#### [About this task]
Of the lines listed below, return exactly those that run from the line containing "Gebäudekomplex des SWR-Funkhauses Stuttgart" through the line containing "ancienne carte postale", both included.

#### [Source data]
+ + + + + + +
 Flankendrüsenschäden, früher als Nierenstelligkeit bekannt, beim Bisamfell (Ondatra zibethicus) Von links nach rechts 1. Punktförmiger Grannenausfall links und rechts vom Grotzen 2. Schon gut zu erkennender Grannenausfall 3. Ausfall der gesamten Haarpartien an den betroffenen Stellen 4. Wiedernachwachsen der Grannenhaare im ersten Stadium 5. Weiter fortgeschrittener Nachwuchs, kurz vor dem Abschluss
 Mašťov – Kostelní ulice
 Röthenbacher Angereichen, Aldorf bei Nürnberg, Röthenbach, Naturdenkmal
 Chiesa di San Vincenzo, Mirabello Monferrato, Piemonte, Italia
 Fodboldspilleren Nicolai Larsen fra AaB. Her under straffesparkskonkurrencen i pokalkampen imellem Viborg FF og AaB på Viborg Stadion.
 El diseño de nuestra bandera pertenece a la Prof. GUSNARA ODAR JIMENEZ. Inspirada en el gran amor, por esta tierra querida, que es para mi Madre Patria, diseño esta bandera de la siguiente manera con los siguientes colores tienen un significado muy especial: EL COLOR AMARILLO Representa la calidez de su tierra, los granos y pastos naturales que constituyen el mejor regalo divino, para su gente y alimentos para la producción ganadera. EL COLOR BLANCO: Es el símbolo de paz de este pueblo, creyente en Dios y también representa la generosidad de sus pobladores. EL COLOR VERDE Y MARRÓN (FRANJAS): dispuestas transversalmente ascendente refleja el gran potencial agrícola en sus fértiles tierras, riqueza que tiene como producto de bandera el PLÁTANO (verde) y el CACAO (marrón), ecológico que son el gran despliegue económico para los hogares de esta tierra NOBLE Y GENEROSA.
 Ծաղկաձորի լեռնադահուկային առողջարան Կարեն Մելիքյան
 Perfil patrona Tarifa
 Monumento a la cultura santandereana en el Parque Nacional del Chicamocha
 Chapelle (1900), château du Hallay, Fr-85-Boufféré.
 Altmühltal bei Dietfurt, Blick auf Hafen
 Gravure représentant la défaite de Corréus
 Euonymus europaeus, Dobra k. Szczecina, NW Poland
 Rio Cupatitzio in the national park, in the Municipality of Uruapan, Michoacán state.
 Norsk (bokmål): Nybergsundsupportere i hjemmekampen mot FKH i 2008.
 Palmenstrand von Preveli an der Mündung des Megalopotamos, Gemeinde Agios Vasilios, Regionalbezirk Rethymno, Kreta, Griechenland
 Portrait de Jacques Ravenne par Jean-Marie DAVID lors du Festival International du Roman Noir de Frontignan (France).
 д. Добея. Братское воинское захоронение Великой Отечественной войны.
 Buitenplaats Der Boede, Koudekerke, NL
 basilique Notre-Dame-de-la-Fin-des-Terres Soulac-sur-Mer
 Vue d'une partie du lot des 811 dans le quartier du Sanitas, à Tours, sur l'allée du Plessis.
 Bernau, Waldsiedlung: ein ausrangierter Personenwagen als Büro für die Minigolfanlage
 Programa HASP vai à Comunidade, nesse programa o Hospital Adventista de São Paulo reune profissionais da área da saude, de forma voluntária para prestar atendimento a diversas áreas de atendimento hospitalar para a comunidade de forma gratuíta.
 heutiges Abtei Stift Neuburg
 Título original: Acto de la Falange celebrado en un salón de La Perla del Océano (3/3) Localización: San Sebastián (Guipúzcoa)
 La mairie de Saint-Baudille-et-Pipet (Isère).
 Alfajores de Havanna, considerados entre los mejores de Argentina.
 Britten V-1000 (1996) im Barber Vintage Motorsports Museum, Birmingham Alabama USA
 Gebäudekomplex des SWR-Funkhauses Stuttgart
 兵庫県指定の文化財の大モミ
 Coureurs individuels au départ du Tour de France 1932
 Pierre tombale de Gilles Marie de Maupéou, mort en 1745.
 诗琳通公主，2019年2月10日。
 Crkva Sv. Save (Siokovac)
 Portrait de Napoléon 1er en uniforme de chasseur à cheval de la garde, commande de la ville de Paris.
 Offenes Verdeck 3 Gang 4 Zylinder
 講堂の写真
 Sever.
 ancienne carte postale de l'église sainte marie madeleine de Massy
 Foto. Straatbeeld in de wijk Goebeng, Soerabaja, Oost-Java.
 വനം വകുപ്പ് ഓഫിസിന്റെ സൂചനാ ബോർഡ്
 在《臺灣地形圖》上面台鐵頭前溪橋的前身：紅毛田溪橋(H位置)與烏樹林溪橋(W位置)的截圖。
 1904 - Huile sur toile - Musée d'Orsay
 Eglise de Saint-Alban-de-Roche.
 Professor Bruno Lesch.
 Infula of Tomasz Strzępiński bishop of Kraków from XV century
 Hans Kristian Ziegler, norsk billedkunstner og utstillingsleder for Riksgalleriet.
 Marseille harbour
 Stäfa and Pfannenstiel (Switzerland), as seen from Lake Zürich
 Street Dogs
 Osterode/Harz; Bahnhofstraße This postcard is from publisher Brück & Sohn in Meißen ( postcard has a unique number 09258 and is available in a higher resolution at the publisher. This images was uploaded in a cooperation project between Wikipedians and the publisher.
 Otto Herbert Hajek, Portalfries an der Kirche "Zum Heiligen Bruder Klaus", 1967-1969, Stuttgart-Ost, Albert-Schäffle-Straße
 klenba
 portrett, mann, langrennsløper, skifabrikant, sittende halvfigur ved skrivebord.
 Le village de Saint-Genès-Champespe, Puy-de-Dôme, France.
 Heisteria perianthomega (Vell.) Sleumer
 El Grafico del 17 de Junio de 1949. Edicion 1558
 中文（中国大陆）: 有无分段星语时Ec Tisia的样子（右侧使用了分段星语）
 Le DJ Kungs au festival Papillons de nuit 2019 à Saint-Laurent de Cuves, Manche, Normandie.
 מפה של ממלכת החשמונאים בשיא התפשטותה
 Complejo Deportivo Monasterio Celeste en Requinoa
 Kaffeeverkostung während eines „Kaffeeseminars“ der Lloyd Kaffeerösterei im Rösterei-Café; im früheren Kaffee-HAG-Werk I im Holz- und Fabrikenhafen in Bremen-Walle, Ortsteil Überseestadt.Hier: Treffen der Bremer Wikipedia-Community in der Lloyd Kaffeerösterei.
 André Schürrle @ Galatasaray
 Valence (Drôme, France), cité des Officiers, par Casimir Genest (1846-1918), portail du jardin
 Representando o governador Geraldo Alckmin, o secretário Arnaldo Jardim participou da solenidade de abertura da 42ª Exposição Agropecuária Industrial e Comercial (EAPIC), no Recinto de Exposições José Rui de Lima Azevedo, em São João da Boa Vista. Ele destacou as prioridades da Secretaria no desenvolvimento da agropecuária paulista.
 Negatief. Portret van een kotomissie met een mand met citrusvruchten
+ + + + + + +
#### [Answer box]
 Gebäudekomplex des SWR-Funkhauses Stuttgart
 兵庫県指定の文化財の大モミ
 Coureurs individuels au départ du Tour de France 1932
 Pierre tombale de Gilles Marie de Maupéou, mort en 1745.
 诗琳通公主，2019年2月10日。
 Crkva Sv. Save (Siokovac)
 Portrait de Napoléon 1er en uniforme de chasseur à cheval de la garde, commande de la ville de Paris.
 Offenes Verdeck 3 Gang 4 Zylinder
 講堂の写真
 Sever.
 ancienne carte postale de l'église sainte marie madeleine de Massy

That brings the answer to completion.